**Problem requirements**: Copy exactly the lines of the data below, beginning with the line with "Location: Hungary, Trebišov" and ending with the line with "Strumenti per arginare". Pictures are to be omitted.
:: Available records
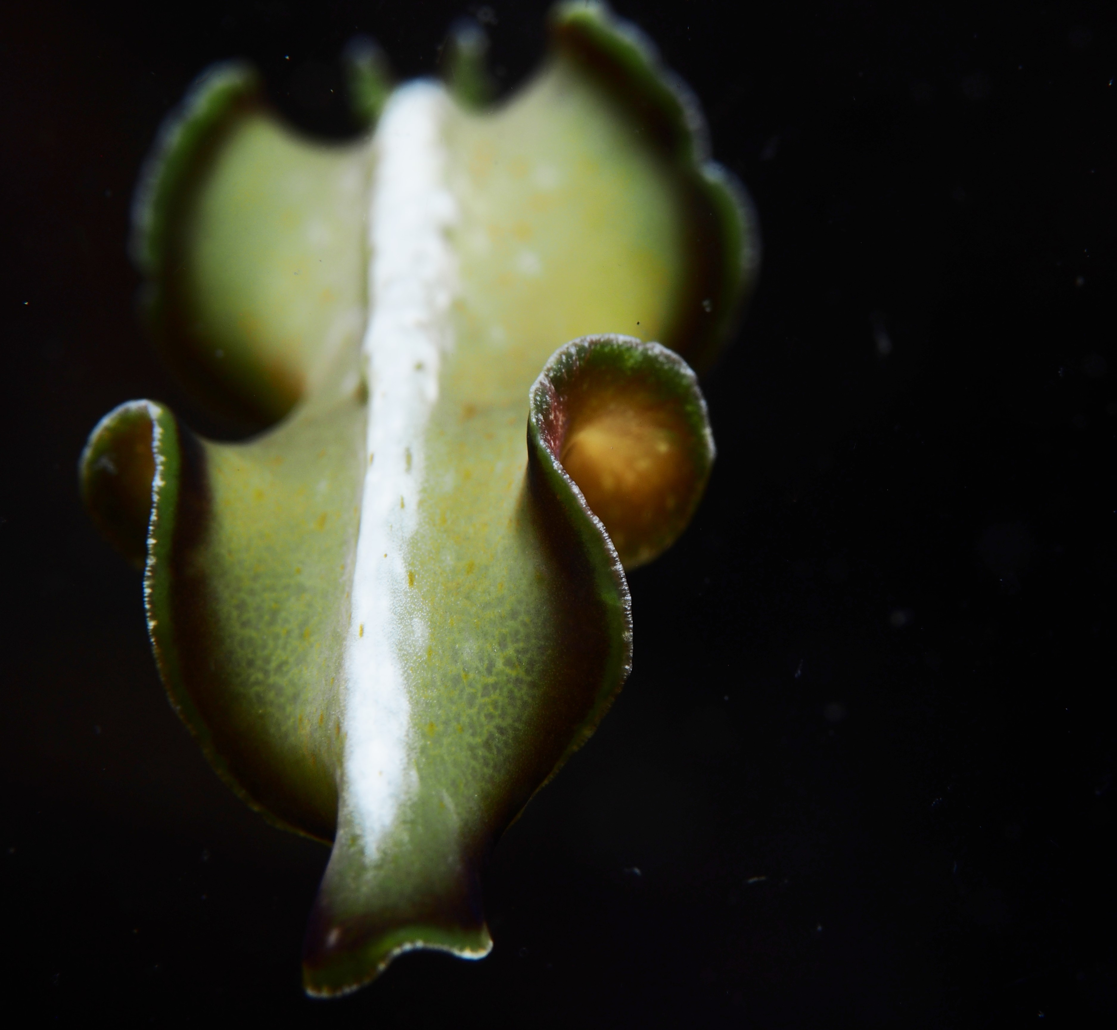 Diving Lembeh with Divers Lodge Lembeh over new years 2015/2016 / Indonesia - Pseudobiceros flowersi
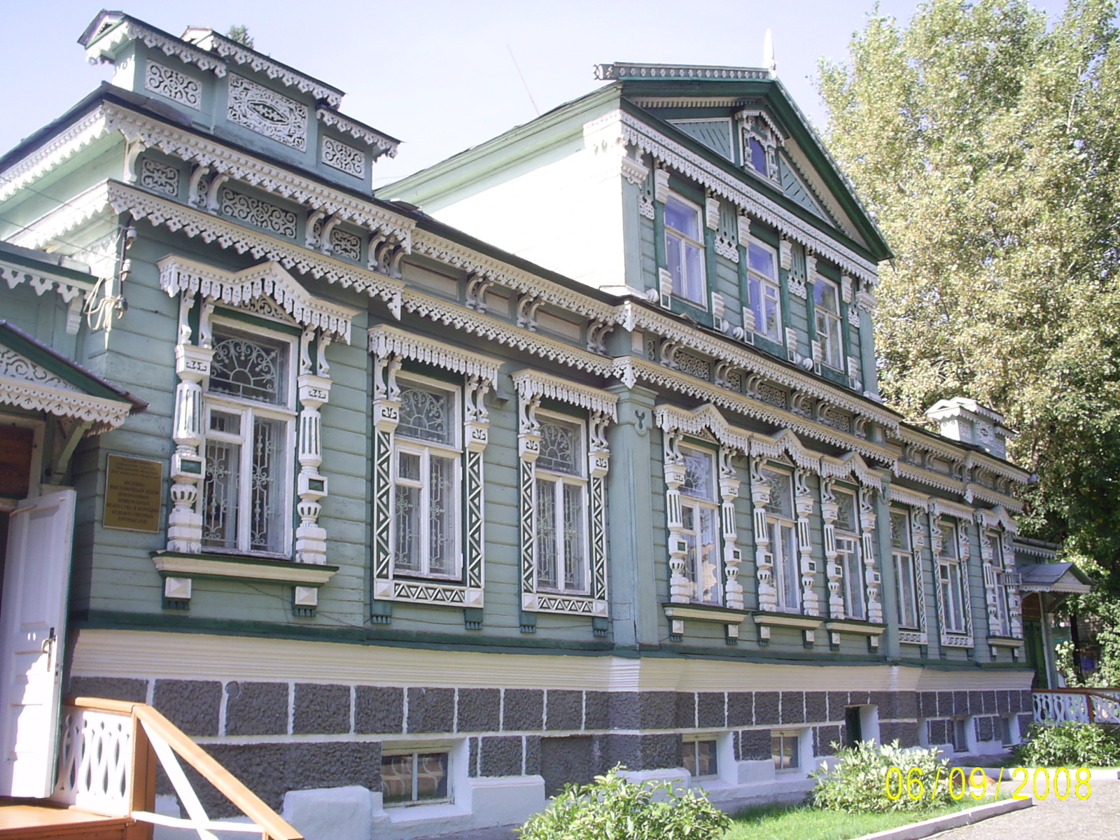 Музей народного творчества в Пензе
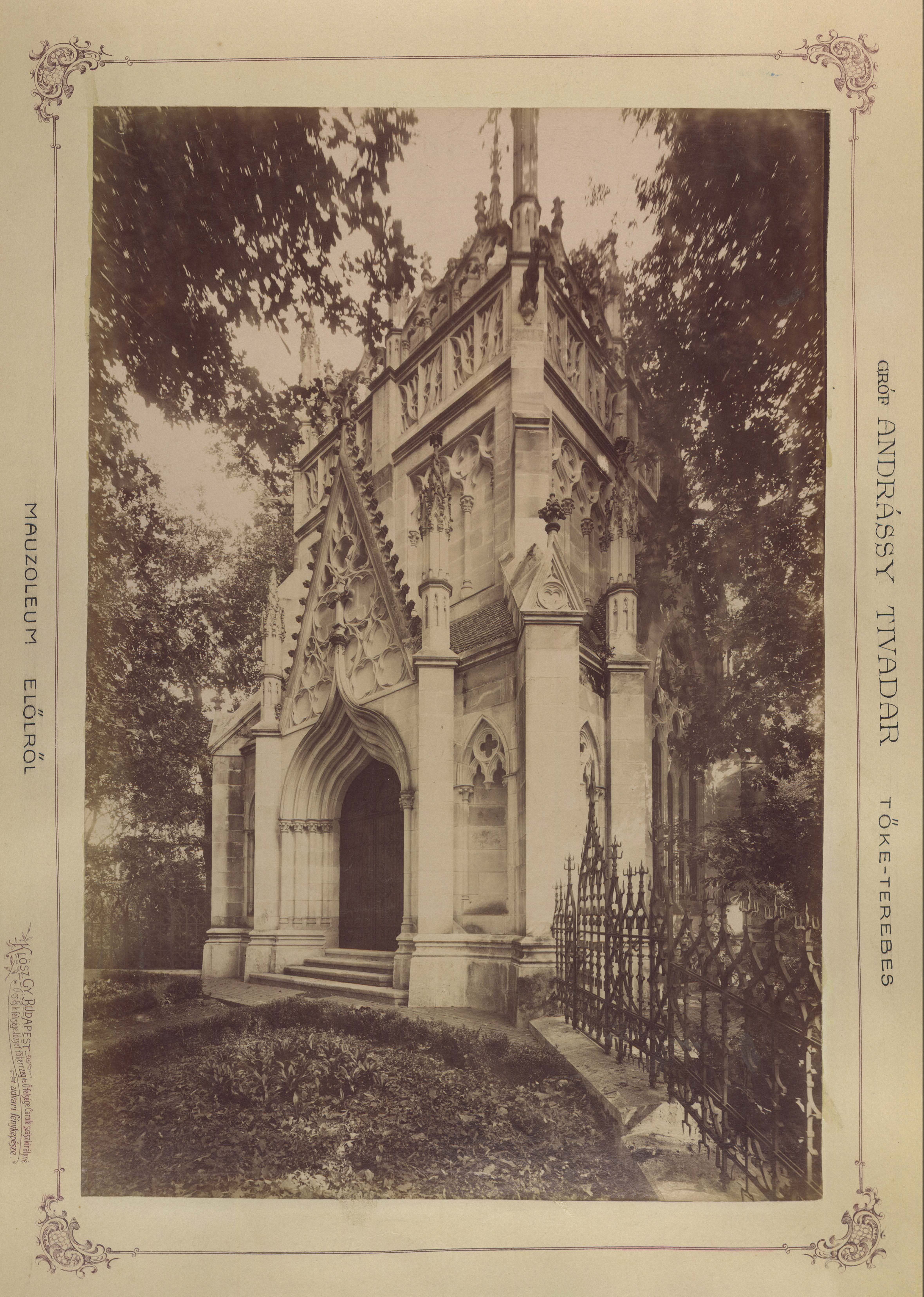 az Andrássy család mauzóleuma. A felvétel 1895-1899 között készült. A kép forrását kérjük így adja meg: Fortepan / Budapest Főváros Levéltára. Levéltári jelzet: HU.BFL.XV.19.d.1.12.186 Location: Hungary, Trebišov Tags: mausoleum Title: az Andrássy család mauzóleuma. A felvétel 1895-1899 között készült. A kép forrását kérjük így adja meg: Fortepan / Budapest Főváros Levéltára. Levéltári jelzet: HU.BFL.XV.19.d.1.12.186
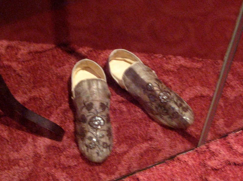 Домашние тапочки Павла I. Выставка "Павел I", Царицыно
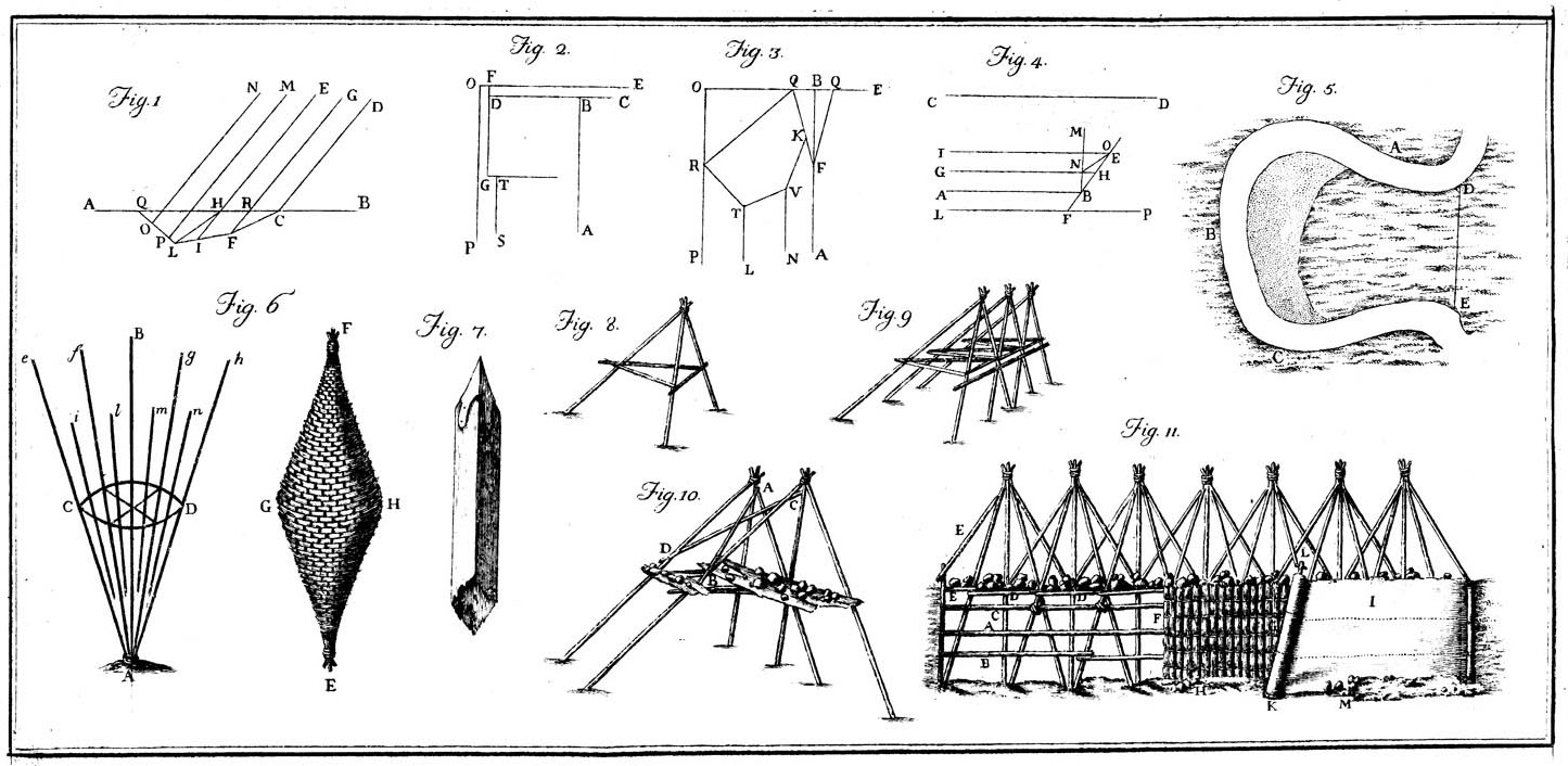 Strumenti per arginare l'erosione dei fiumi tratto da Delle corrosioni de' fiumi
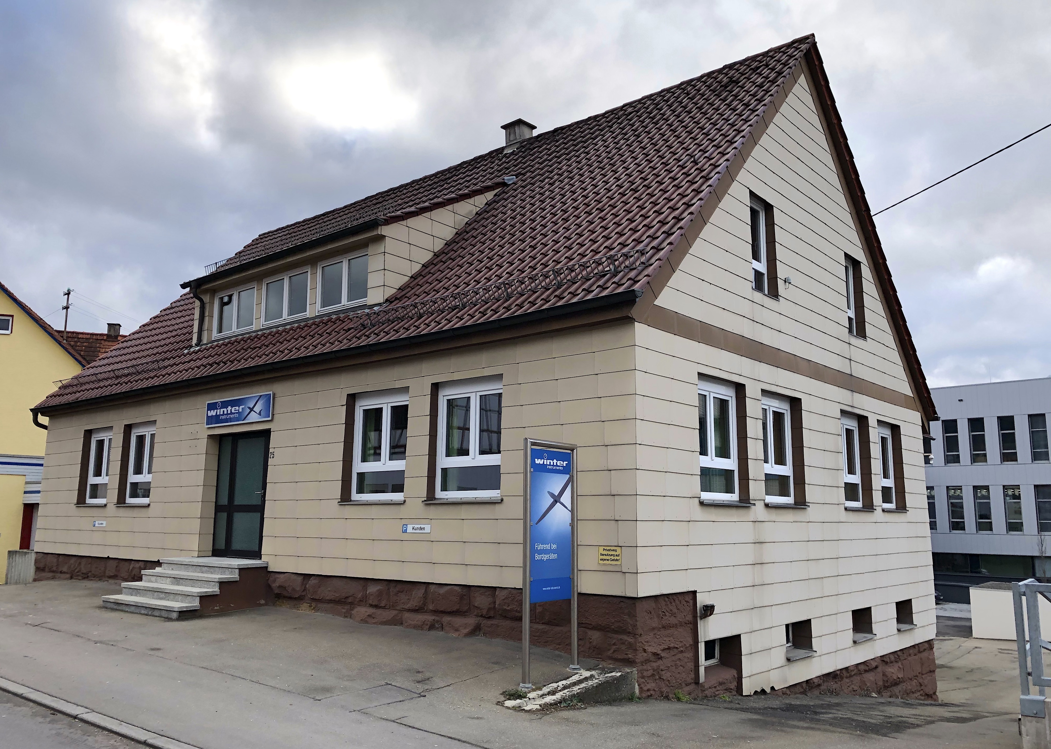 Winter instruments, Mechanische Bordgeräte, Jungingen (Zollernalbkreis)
::::
**Result**:
 az Andrássy család mauzóleuma. A felvétel 1895-1899 között készült. A kép forrását kérjük így adja meg: Fortepan / Budapest Főváros Levéltára. Levéltári jelzet: HU.BFL.XV.19.d.1.12.186 Location: Hungary, Trebišov Tags: mausoleum Title: az Andrássy család mauzóleuma. A felvétel 1895-1899 között készült. A kép forrását kérjük így adja meg: Fortepan / Budapest Főváros Levéltára. Levéltári jelzet: HU.BFL.XV.19.d.1.12.186
 Домашние тапочки Павла I. Выставка "Павел I", Царицыно
 Strumenti per arginare l'erosione dei fiumi tratto da Delle corrosioni de' fiumi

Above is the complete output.